In [None]:
import os
import numpy as np
import spacy
from collections import Counter, OrderedDict
from spacy.lang.en.stop_words import STOP_WORDS

nlp = spacy.load('en_core_web_lg')

class TextRank4Keyword():
    def __init__(self):
        self.d = 0.85
        self.min_diff = 1e-5
        self.steps = 10
        self.node_weight = None

    def set_stopwords(self, stopwords):  
        for word in STOP_WORDS.union(set(stopwords)):
            lexeme = nlp.vocab[word]
            lexeme.is_stop = True
    
    def sentence_segment(self, doc, candidate_pos, lower):
        sentences = []
        for sent in doc.sents:
            selected_words = []
            for token in sent:
                if token.pos_ in candidate_pos and not token.is_stop:
                    selected_words.append(token.text.lower() if lower else token.text)
            sentences.append(selected_words)
        return sentences
        
    def get_vocab(self, sentences):
        vocab = OrderedDict()
        i = 0
        for sentence in sentences:
            for word in sentence:
                if word not in vocab:
                    vocab[word] = i
                    i += 1
        return vocab
    
    def get_token_pairs(self, window_size, sentences):
        token_pairs = []
        for sentence in sentences:
            for i, word in enumerate(sentence):
                for j in range(i + 1, i + window_size):
                    if j >= len(sentence):
                        break
                    pair = (word, sentence[j])
                    if pair not in token_pairs:
                        token_pairs.append(pair)
        return token_pairs
        
    def symmetrize(self, a):
        return a + a.T - np.diag(a.diagonal())
    
    def get_matrix(self, vocab, token_pairs):
        vocab_size = len(vocab)
        g = np.zeros((vocab_size, vocab_size), dtype='float')
        for word1, word2 in token_pairs:
            i, j = vocab[word1], vocab[word2]
            g[i][j] = 1
        g = self.symmetrize(g)
        norm = np.sum(g, axis=0)
        g_norm = np.divide(g, norm, where=norm!=0)
        return g_norm

    def analyze(self, text, candidate_pos=['NOUN', 'PROPN'], window_size=4, lower=True, stopwords=[]):
        self.set_stopwords(stopwords)
        doc = nlp(text)
        sentences = self.sentence_segment(doc, candidate_pos, lower)
        vocab = self.get_vocab(sentences)
        token_pairs = self.get_token_pairs(window_size, sentences)
        g = self.get_matrix(vocab, token_pairs)
        pr = np.array([1] * len(vocab))
        previous_pr = 0
        for epoch in range(self.steps):
            pr = (1 - self.d) + self.d * np.dot(g, pr)
            if abs(previous_pr - sum(pr)) < self.min_diff:
                break
            previous_pr = sum(pr)
        node_weight = dict()
        for word, index in vocab.items():
            node_weight[word] = pr[index]
        self.node_weight = node_weight

def generate_ngrams(words, n):
    return [' '.join(words[i:i+n]) for i in range(len(words)-n+1)]

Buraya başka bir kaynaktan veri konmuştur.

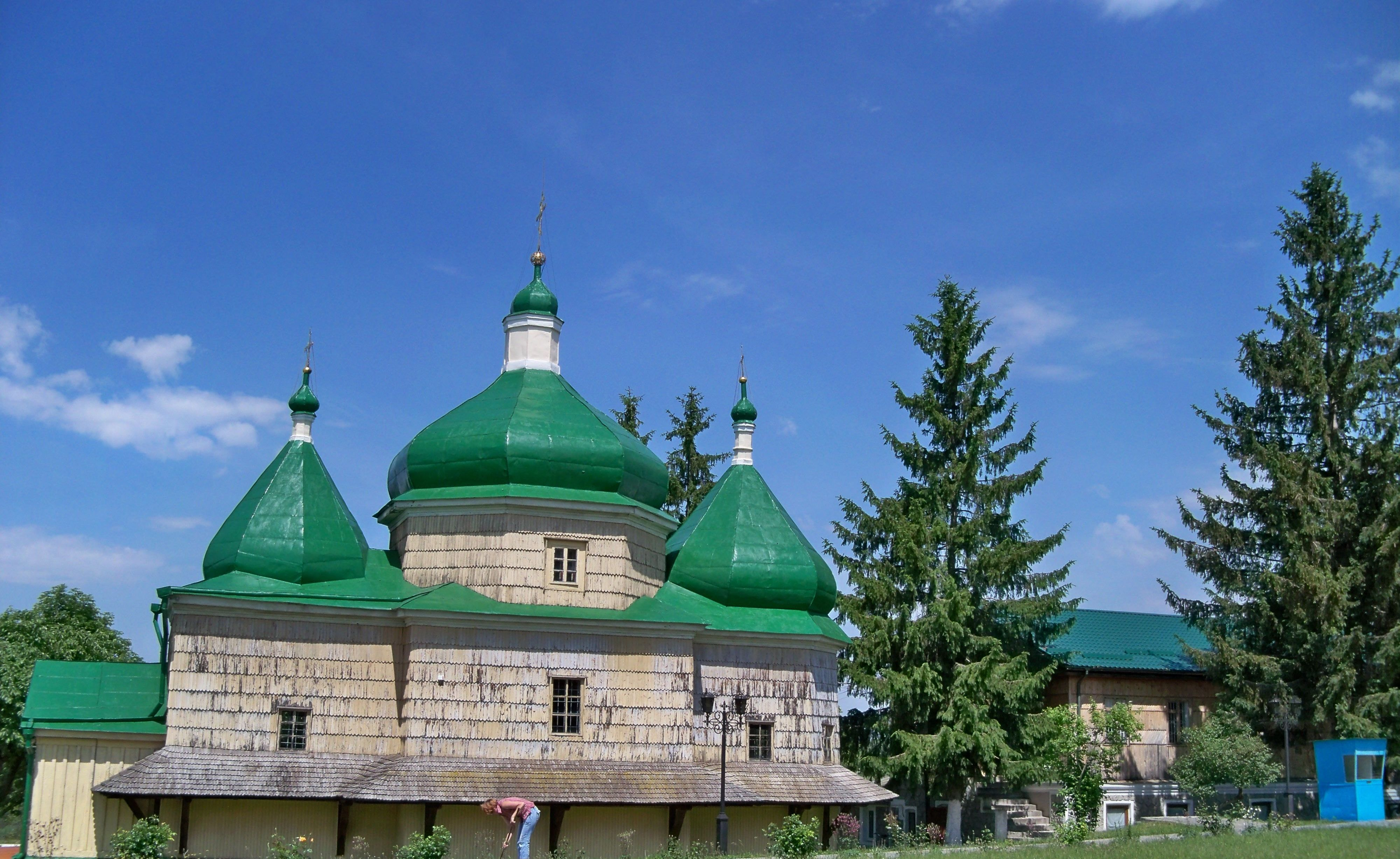 Церква св. Михаїла (дер.), село Пляшева
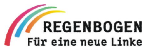 Logo des Regenbogens
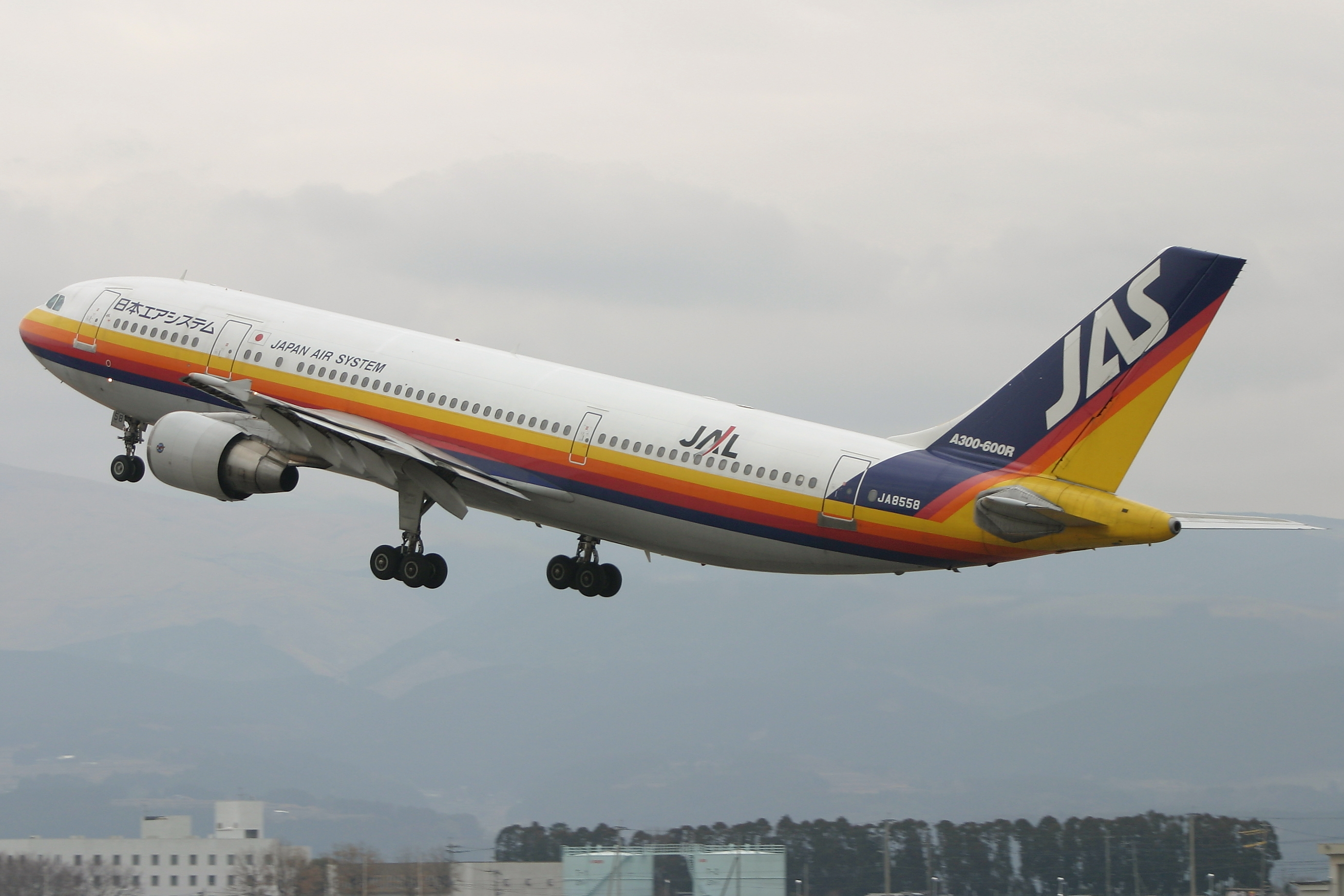 日本エアシステム エアバス A300-600R 熊本空港
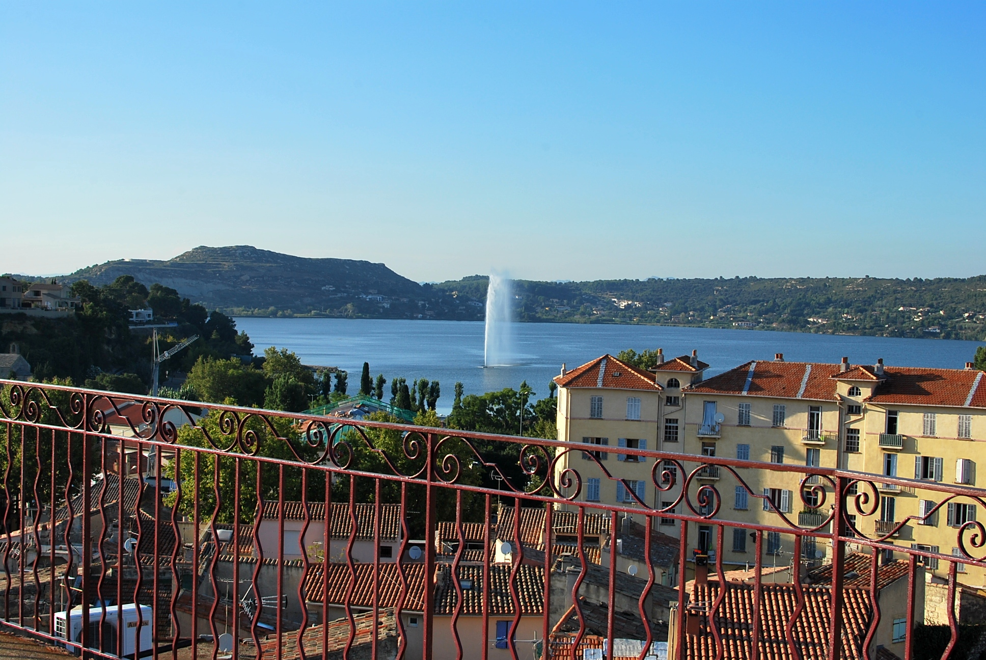 Etang de l'oliver vu depuis la vieille ville d'Istres
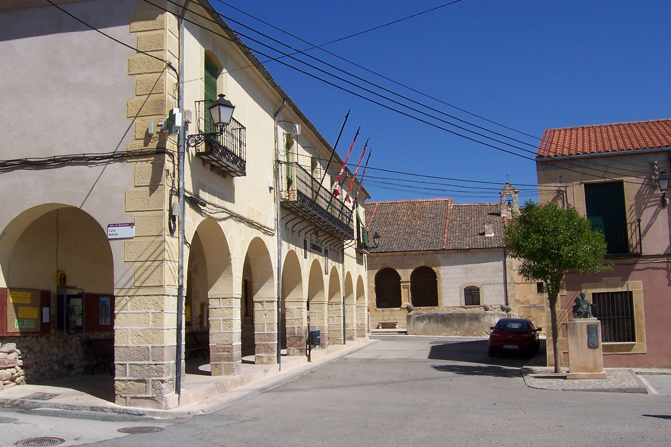 Muñoveros es un pueblo de España, en la provincia de Segovia, comunidad autónoma de Castilla y León. Casa Consistorial.
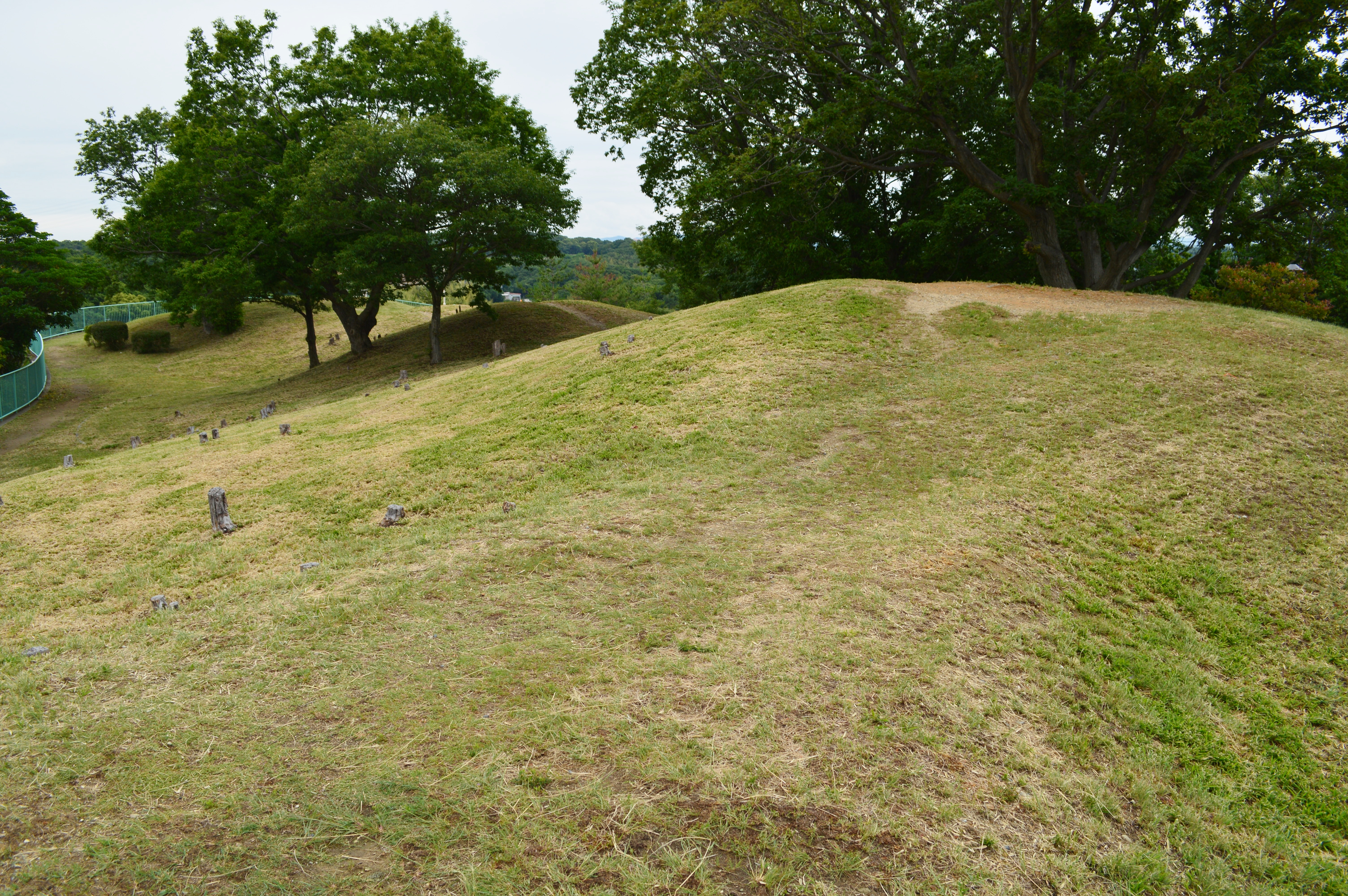 天王山古墳群 (神戸市) 概観

def load_ground_truth_keywords(key_path):
    keywords = []
    with open(key_path, 'r', encoding='utf-8') as f:
        for line in f:
            keywords.append(line.strip().lower())
    return keywords

def evaluate_keywords(predicted, ground_truth):
    predicted_set = set(predicted)
    ground_truth_set = set(ground_truth)

    true_positive = predicted_set.intersection(ground_truth_set)
    precision = len(true_positive) / len(predicted_set) if predicted_set else 0
    recall = len(true_positive) / len(ground_truth_set) if ground_truth_set else 0
    if precision + recall == 0:
        f1 = 0
    else:
        f1 = 2 * precision * recall / (precision + recall)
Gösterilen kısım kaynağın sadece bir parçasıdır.